#### In this notebook, we will create a database in our MS SQL Server and populate it with synthetic data.

In [5]:
import pyodbc
import sys
import random
import pandas as pd
from faker import Faker


#### We've already created a database called `testDB1` on the MS SQL Server containing 3 empty tables: 

`CREATE TABLE Customers (
    CustomerID INT PRIMARY KEY,
    CustomerName VARCHAR(100),
    ContactName VARCHAR(100),
    Country VARCHAR(50)
);`

`CREATE TABLE Products (
    ProductID INT PRIMARY KEY,
    ProductName VARCHAR(100),
    SupplierID INT,
    CategoryID INT,
    UnitPrice DECIMAL(10, 2)
);`

`CREATE TABLE Orders (
    OrderID INT PRIMARY KEY,
    CustomerID INT,
    OrderDate DATETIME,
    TotalAmount DECIMAL(10, 2),
    FOREIGN KEY (CustomerID) REFERENCES Customers(CustomerID)
);`

In [6]:
# establish connection with the local SQL server
conn_str = (
    "Driver={ODBC Driver 17 for SQL Server};"
    "Server=172.16.6.196,1433;"  # Use the IP address and port directly
    "Database=testDB1;"  
    "UID=wsl;" 
    "PWD=greatpond501;"  
)

print(conn_str)

conn = pyodbc.connect(conn_str)
cursor = conn.cursor()

# test the connection
cursor.execute("SELECT @@version;")

Driver={ODBC Driver 17 for SQL Server};Server=172.16.6.196,1433;Database=testDB1;UID=wsl;PWD=greatpond501;


<pyodbc.Cursor at 0x7f4ee9ce8f30>

#### Now let's insert some fake data into our tables, we will use `pyodbc` to directly run SQL queries on the database. 

In [7]:
# faker object for generating random fake data
fake = Faker()

In [22]:
num_rows = [1000, 2000, 5000]

customer_ids = random.sample(range(1, num_rows[0] + 1), num_rows[0])
product_ids = random.sample(range(1, num_rows[1] + 1), num_rows[1])
order_ids = random.sample(range(1, num_rows[2] + 1), num_rows[2])


# Clear out the tables
cursor.execute("DELETE FROM Orders")
cursor.execute("DELETE FROM Products")
cursor.execute("DELETE FROM Customers")
conn.commit()

In [23]:
# insert data into Customers table
for customer_id in customer_ids:
    cursor.execute("INSERT INTO Customers (CustomerID, CustomerName, ContactName, Country) VALUES (?, ?, ?, ?)",
                   (customer_id, fake.company(), fake.name(), fake.country()))

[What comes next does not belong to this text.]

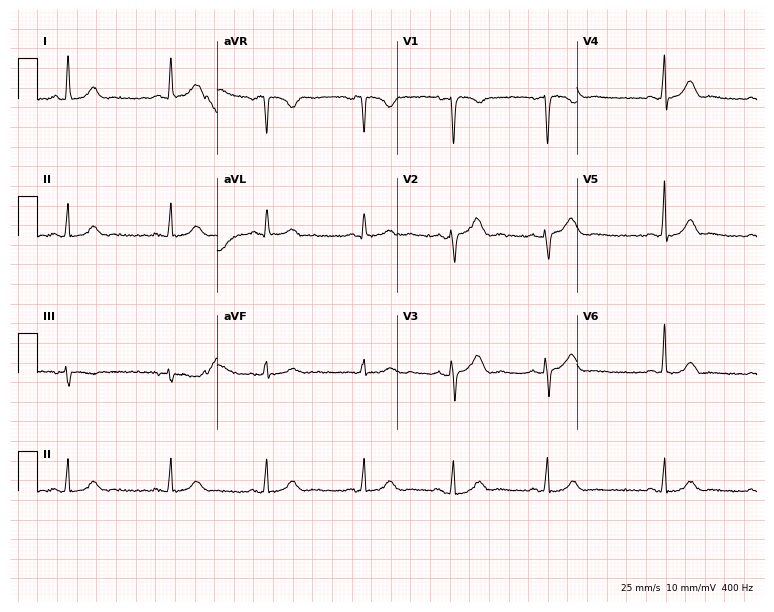
Electrocardiogram (7.3-second recording at 400 Hz), a woman, 51 years old. Of the six screened findings (first-degree AV block, right bundle branch block, left bundle branch block, sinus bradycardia, atrial fibrillation, sinus tachycardia), none is recorded. Other findings, if any, are not listed.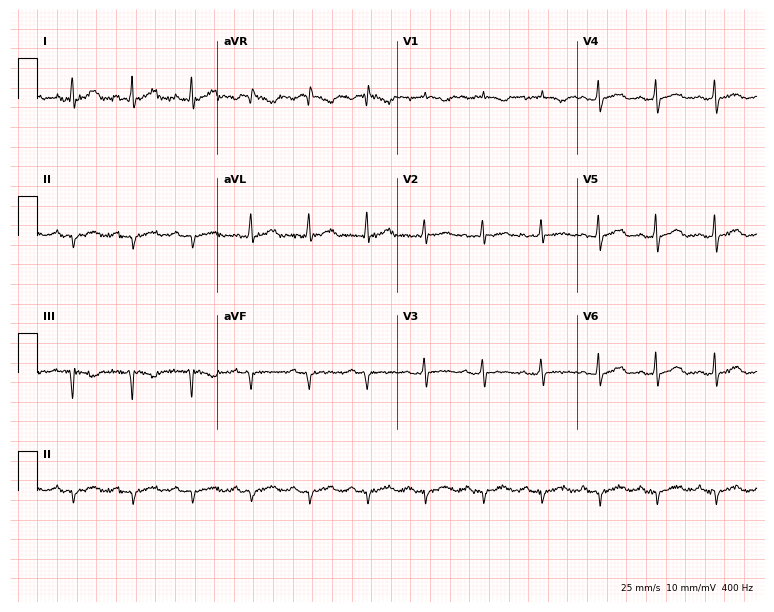
Resting 12-lead electrocardiogram. Patient: a 58-year-old woman. None of these six findings is recorded: first-degree AV block, right bundle branch block, left bundle branch block, sinus bradycardia, atrial fibrillation, sinus tachycardia.

# insert data into Products table
for product_id in product_ids:
    cursor.execute("INSERT INTO Products (ProductID, ProductName, SupplierID, CategoryID, UnitPrice) VALUES (?, ?, ?, ?, ?)",
                   (product_id, fake.word(),fake.random_int(min=1, max=100), fake.random_int(min=1, max=100), fake.random_number(digits=2)))

# insert data into Orders table
for order_id in order_ids:
    cursor.execute("INSERT INTO Orders (OrderID, CustomerID, OrderDate, TotalAmount) VALUES (?, ?, ?, ?)",
                   (order_id, random.choice(customer_ids), fake.date_time_this_decade(), fake.random_number(digits=2)))


cursor.commit()
conn.close()